Interactive lectures 
In general, lecturing is not typically student-centered. In traditional lecturing, a teacher transmits information to students and students rely on rote memorization. However, also during lectures, the teacher can try to turning the lecture into an interactive form, and focus more on the student. Mazur (2009) gives an example of this. During his lectures, students need to come prepared and they are asked (MC) questions. Students answer these questions with electronic devises, so the teacher can see the distribution of the given answers. Students are encouraged to discuss their (different) answers with peers. This way, students are stimulated to be engaged in the learning process and feedback for both teacher and student is provided. 

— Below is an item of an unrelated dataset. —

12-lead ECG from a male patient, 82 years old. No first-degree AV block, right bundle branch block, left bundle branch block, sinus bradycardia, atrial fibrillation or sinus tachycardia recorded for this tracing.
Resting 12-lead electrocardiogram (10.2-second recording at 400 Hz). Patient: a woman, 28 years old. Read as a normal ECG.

Teacher-centered learning environments 
Contrary to student-centered learning is teacher-centered learning. As can be expected in these types of learning environments, the teacher is more involved in the learning process of students. For example by directly providing information and instructions (e.g., in a traditional lecture). Typical for teacher-centered environments is that information is told independent of the context in which it occurs (Lea et al., 2003). Further, teacher-centered environments are characterized as more stable and well-structured (Elen, Clarebout, Léonard, & Lowyck, 2007). 

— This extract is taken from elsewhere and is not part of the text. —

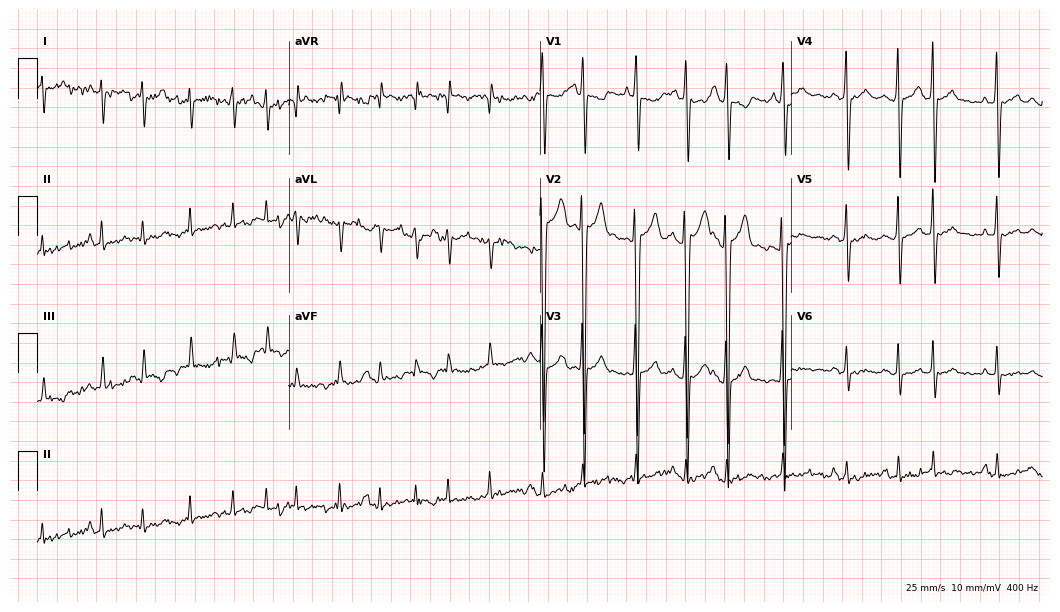
ECG — an 83-year-old female patient. Screened for six findings — first-degree AV block, right bundle branch block (RBBB), left bundle branch block (LBBB), sinus bradycardia, atrial fibrillation (AF), sinus tachycardia — none is recorded.
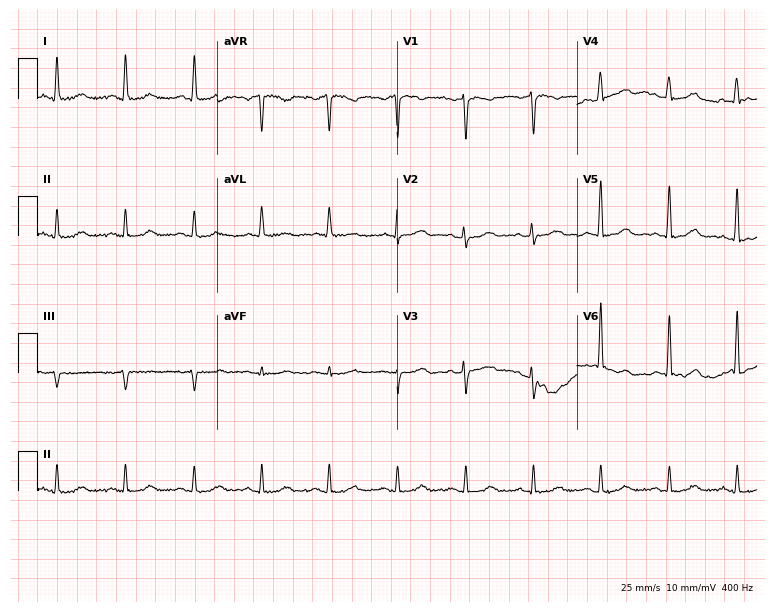
Resting 12-lead electrocardiogram. Patient: a female, 64 years old. Read as a normal ECG.

Baeten, M., Kyndt, E., Struyven, K., & Dochy, F. (2010). Using student-centered learning environments to stimulate deep approaches to learning: Factors encouraging or discouraging their effectiveness. Educational Research Review, 5, 243-260. doi: 10.1016/j.edurev.2010.06.001

Barrows, H. S. (1996). Problem-based learning in medicine and beyond: A brief overview. In W. H. Gijselaers (Ed.), New Directions for Teaching and Learning (pp. 3-12). San Francisco, CA: Jossey-Bass. doi: 10.1002/tl.37219966804

Elen, J., Clarebout, G., Lépnard, R., & Lowyck, J. (2007). Student-centered and teacher-centered learning environment: What students think. Teaching in Higher Education, 12, 105-117. Doi: 10.1080/13562510601102339

Lea, S. J., Stephenson, D., & Troy, J. (2003). Higher education students’ attitudes to student-centred learning: Beyond ‘educational bulimia’? Studies in Higher Education, 28, 321-334. Doi: 10.1080/03075070310000113432

Loyens, S. M. M., Kirschner, P. A., & Paas, F. (2012). Problem-based learning. In K. R. Harris, S. Graham, & T. Urdan (Eds.), APA Educational Psychology Handbook (p. 403-425). Washington, DC: American Psychological Association. doi: 10.1037/13275-016

Mazur, E. (2009). Farewell, Lecture? Science, 323, 50-51. doi: 10.1126/science.1168927

O’Donnell, A. M. (2012). Constructivism. In K. R. Harris, S. Graham, & T. Urdan (Eds.), APA Educational Psychology Handbook (p.61-84). Washington, DC: American Psychological Association. doi: 10.1037/13273-003

Savery, J. R. (2006). Overview of problem-based learning: Definitions and distinctions. Interdisciplinary Journal of Problem-Based Learning, 1, 9-20.